Siemens appoints chief Joe Kaeser as CEO

Replacing Peter Loescher after missed profits targets.

July 31, 2013   by ASSOCIATED PRESS

Joe Kaeser, Siemens’ new CEO. Photo: Siemens

BERLIN — Siemens has appointed finance chief Joe Kaeser as its new chief executive, handing a manager with over 30 years’ experience at the industrial conglomerate the task of improving its fortunes after missed profit targets led to the departure of predecessor Peter Loescher.

Siemens AG said its supervisory board unanimously chose the 56-year-old Kaeser. It said a new chief financial officer will be appointed “in due course.”

It added that Loescher would leave the board “by mutual agreement” at the end of the day. The company had announced on July 27 that the supervisory board would meet July 31 to decide on his departure – a terse announcement that was followed by media reports of infighting.


The prospect of trouble even prompted Chancellor Angela Merkel to express concern. Her spokesman Georg Streiter said July 29 the German leader considered it important that the company – a “flagship” of German industry – return to “calm waters.”

Munich-based Siemens makes industrial machinery such as power generation and transmission equipment, high-speed trains, and medical diagnostic scanners. It has 370,000 employees, including 56,500 in the US, and is active in 190 countries.

On July 25, the company said it would miss its 2014 goal of a 12% profit margin, blaming “lower market expectations.”

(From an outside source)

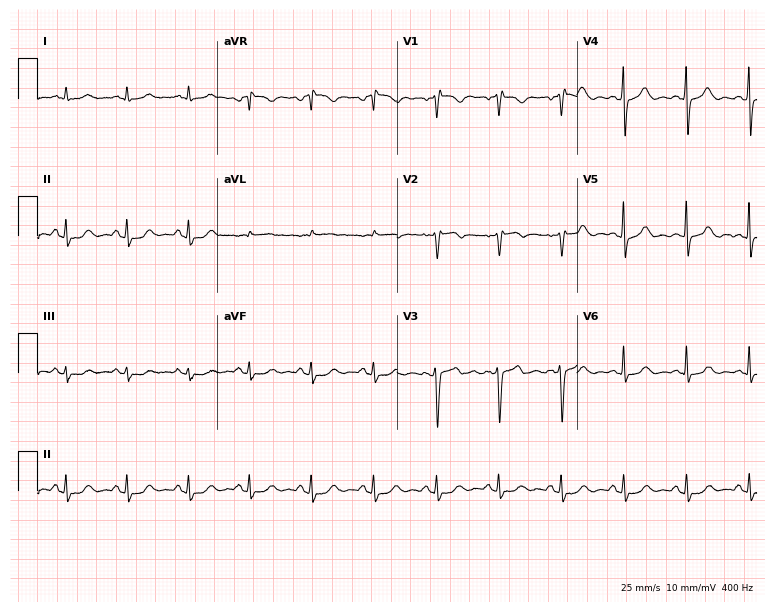
12-lead ECG from a man, 57 years old (7.3-second recording at 400 Hz). No first-degree AV block, right bundle branch block, left bundle branch block, sinus bradycardia, atrial fibrillation or sinus tachycardia recorded for this tracing.

“During the past week I came to the conclusion that the foundation of trust necessary for me to remain was lacking,” Loescher said in a statement explaining his decision to offer his resignation. He had a contract than ran through 2017.

“This company is on the right course,” he added, wishing his successor “good luck and much success.”

Loescher, a company outsider hired in 2007 from drug company Merck & Co., Inc., helped Siemens move past a corruption scandal involving payoffs to win contracts.

Kaeser, unlike Loescher, has spent his entire career with Siemens, which he joined in 1980. He has been chief financial officer since May 2006.

“Our company is certainly not in crisis, nor is it in need of major restructuring,” Kaeser said. “However, we’ve been too preoccupied with ourselves lately and have lost some of our profit momentum vis-a-vis our competitors.”

He pledged “to put Siemens back on an even keel and create a high-performance team.”